Additional information
- Island maintained by Sports Recreation Society Dunav (Vukovar).

= Island of Vukovar =

Disputed island on the river Danube near the city of Vukovar, Croatia

The Island of Vukovar (Vukovarska ada, /sh/ or /sh/) is a disputed island on the river Danube. It is situated close to the city of Vukovar, Croatia.

During the existence of SFR Yugoslavia, the island was part of SR Croatia. In 1991. Croatia declared independence. It was the opinion of the Badinter Arbitration Committee that the borders between the republics should become the borders between the countries, but it was under Serbian control like other parts of Eastern Slavonia, Baranja and Western Srem (east Croatia) at the time. In the Croatian War of Independence, the Yugoslav People's Army and Serbian paramilitary forces occupied the island. After the Erdut Agreement in 1998, Eastern Slavonia, Baranja and Western Srem were rejoined with Croatia, but the island of Vukovar was left under Serbian military occupation, as was the Šarengrad island.

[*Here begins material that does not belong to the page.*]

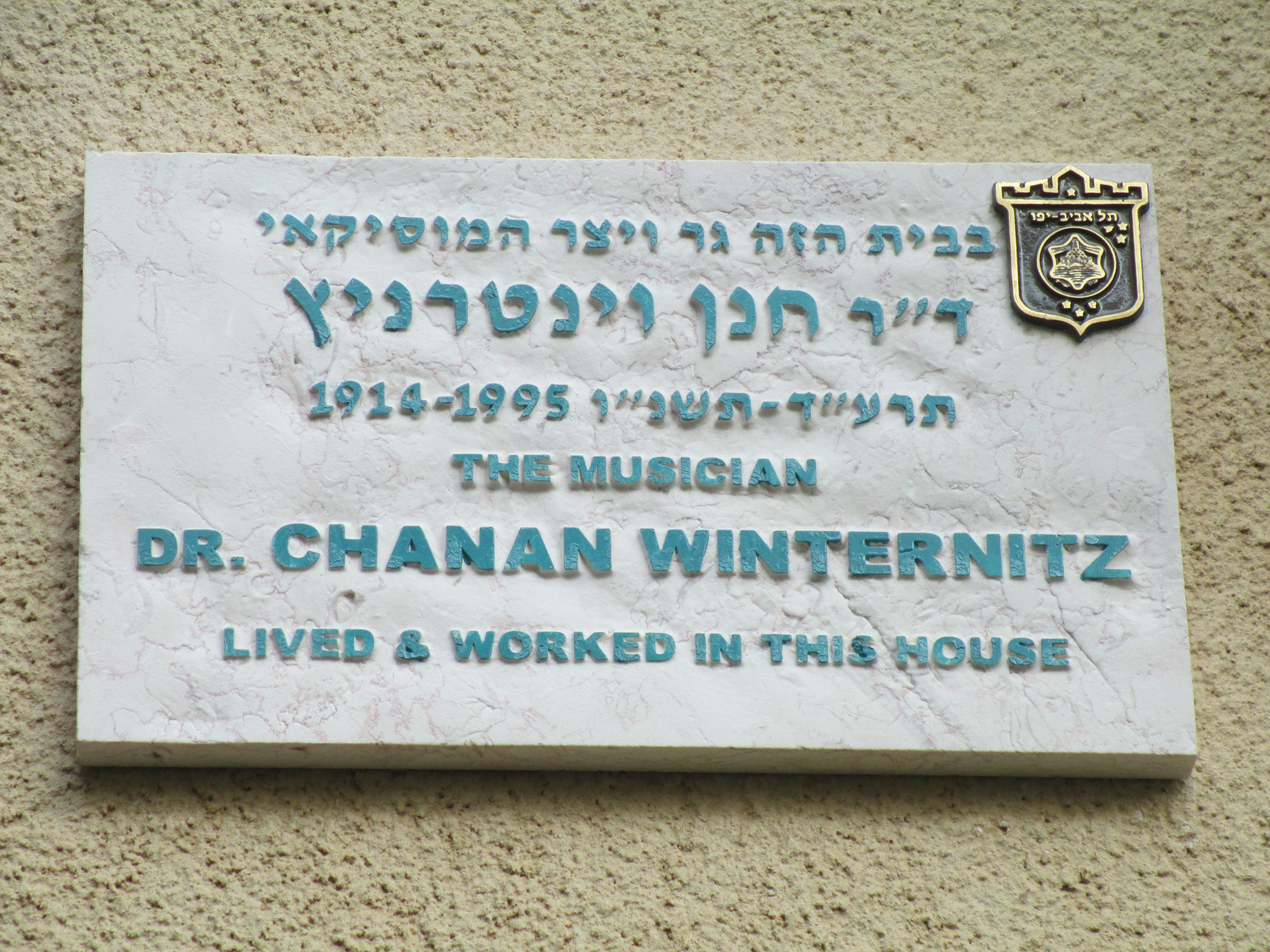 לוחית זיכרון לד"ר חנן וינטרניץ על ביתו ברחוב ויזל 17 בתל אביב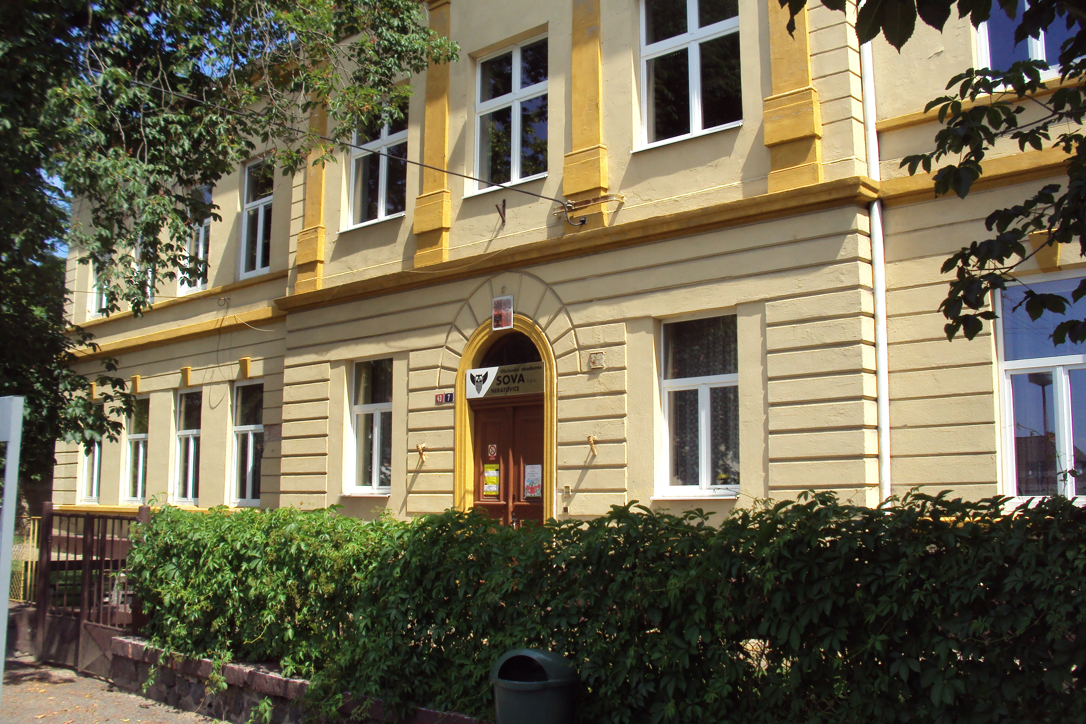 Lobkovická škola, dnes Obchodní akademie na křižovatce ul Pionýrů a Palackého

In 2004, Serbia largely withdrew its army from the island, but the police completely took over border control in 2006.

In 2006, the island's beaches were opened to the public for the first time since the war. The island is maintained by Vukovar's Sports Recreation Society Dunav. Croatian citizens, for the first time in 16 years, were allowed on the island without passports or border permits. This border regime applies during summer months (until 15 September) between 7 am and 8 pm.

One part of the peace agreements has been the short-term deal that Croatia will control the western part and Serbia eastern part of the Danube. The official Serbian position is that the Badinter Arbitration Committee opinion is invalid and that this short-term deal between Croatia and Serbia is to be the future border between the states thus Vukovar island is part of Serbia as it is closer to the Serbian shoreline.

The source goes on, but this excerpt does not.